Systematic Reviews
Copyright ©The Author(s) 2023. Published by Baishideng Publishing Group Inc. All rights reserved.
World J Gastroenterol. Jan 21, 2023; 29(3): 549-560
Published online Jan 21, 2023. doi: 10.3748/wjg.v29.i3.549
Metabolic dysfunction associated fatty liver disease: The new nomenclature and its impact
Si-Ying Tang, Jian Shiun Tan, Xian-Zheng Pang, Guan-Huei Lee
Si-Ying Tang, Guan-Huei Lee, Division of Gastroenterology and Hepatology, National University Hospital, Singapore 119228, Singapore
Jian Shiun Tan, Xian-Zheng Pang, Yong Loo Lin School of Medicine, Singapore 117597, Singapore
Author contributions: Tang SY, Tan JS and Pang XZ contributed equally to this work; Tang SY, Tan JS, Pang XZ and Lee GH designed the research study; Tang SY, Tan JS and Pang XZ performed the research; Tang SY, Tan JS, Pang XZ and Lee GH analyzed the data and wrote the manuscript; and all authors have read and approve the final manuscript.
Conflict-of-interest statement: All the authors report no relevant conflicts of interest for this article.
PRISMA 2009 Checklist statement: The authors have read the PRISMA 2009 Checklist, and the manuscript was prepared and revised according to the PRISMA 2009 Checklist.
Open-Access: This article is an open-access article that was selected by an in-house editor and fully peer-reviewed by external reviewers.
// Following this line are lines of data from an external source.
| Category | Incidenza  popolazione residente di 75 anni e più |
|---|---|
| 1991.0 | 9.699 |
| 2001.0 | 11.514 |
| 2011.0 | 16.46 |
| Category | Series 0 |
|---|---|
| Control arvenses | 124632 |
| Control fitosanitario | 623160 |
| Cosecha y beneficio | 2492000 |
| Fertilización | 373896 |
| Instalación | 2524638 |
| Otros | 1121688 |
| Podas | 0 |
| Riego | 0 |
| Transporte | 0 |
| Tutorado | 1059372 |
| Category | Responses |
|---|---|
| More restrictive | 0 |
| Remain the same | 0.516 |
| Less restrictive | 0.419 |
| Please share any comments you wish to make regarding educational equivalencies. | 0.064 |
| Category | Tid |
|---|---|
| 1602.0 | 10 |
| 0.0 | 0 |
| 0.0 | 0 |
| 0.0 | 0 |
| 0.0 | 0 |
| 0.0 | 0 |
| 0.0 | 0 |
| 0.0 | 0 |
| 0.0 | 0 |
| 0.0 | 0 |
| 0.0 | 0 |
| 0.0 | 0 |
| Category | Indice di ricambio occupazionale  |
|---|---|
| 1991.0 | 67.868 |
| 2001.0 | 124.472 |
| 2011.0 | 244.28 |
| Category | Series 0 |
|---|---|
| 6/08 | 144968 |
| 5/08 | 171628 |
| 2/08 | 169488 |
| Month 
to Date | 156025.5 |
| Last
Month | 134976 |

It is distributed in accordance with the Creative Commons Attribution NonCommercial (CC BY-NC 4.0) license, which permits others to distribute, remix, adapt, build upon this work non-commercially, and license their derivative works on different terms, provided the original work is properly cited and the use is non-commercial. See: https://creativecommons.org/Licenses/by-nc/4.0/
Corresponding author: Guan-Huei Lee, FRCP, MBBS, MRCP, PhD, Assistant Professor, Attending Doctor, Doctor, Division of Gastroenterology and Hepatology, National University Hospital, 1E, Kent Ridge Road, Singapore 119228, Singapore. guan_huei_lee@nuhs.edu.sg
Received: September 24, 2022
Peer-review started: September 24, 2022
First decision: October 30, 2022
Revised: November 14, 2022
Accepted: December 23, 2022
Article in press: December 23, 2022
Published online: January 21, 2023
Processing time: 110 Days and 1.6 Hours
ARTICLE HIGHLIGHTS
Research background

Metabolic dysfunction-associated fatty liver disease (MAFLD) was proposed in 2020 as the new definition of fatty liver. Compared to nonalcoholic fatty liver disease (NAFLD), MAFLD consists of inclusion criteria characterized by metabolic dysfunction and associated risk factors. There is still a lack of awareness regarding this new MAFLD terminology and its impact on clinical practice.

Research motivation

There have been numerous debates regarding whether the new term MAFLD should be adopted. The definition of MAFLD reflects a shift in the focus from sub typing patients with hepatic steatosis and no discernible cause of fatty liver to the underlying metabolism - related etiology of the disease.

Research objectives

This study summaries existing data that evaluate the long-term outcome differences of the terminology change from NAFLD to MAFLD, classification of hepatic steatosis, histopathological classification, risk factors and pathophysiological mechanisms of the new proposed terminology.

Research methods

A systemic search of database MEDLINE via PubMed and EMBASE were conducted to identify relevant studies up to June 28, 2022.

Research results

Of the 2324 records screened, 1575 duplicates were removed, following which 207 articles were excluded and a remaining 542 articles were assessed for eligibility. 511 articles were excluded and a remaining 31 articles were selected for review. Studies show that MAFLD patients were able to identify more patients with fatty liver compared to NAFLD. MAFLD criteria was also superior or concordant in terms of advanced fibrosis. MAFLD is also associated with higher all-cause mortality, cardiovascular disease - related and cancer - related mortality compared to NAFLD patients.

Research conclusions

MAFLD is gaining acceptance as a new definition of fatty liver disease. The nomenclature and definition of MAFLD highlights the metabolic risk factor which are main drivers of disease progression.

Research perspectives

MAFLD consists of 3 subtypes, each with a unique metabolic dysfunction profile that may be useful for development of new pharmacotherapy. However, further understanding is required to determine the molecular basis of MAFLD as a disease entity and new insights into risk stratification.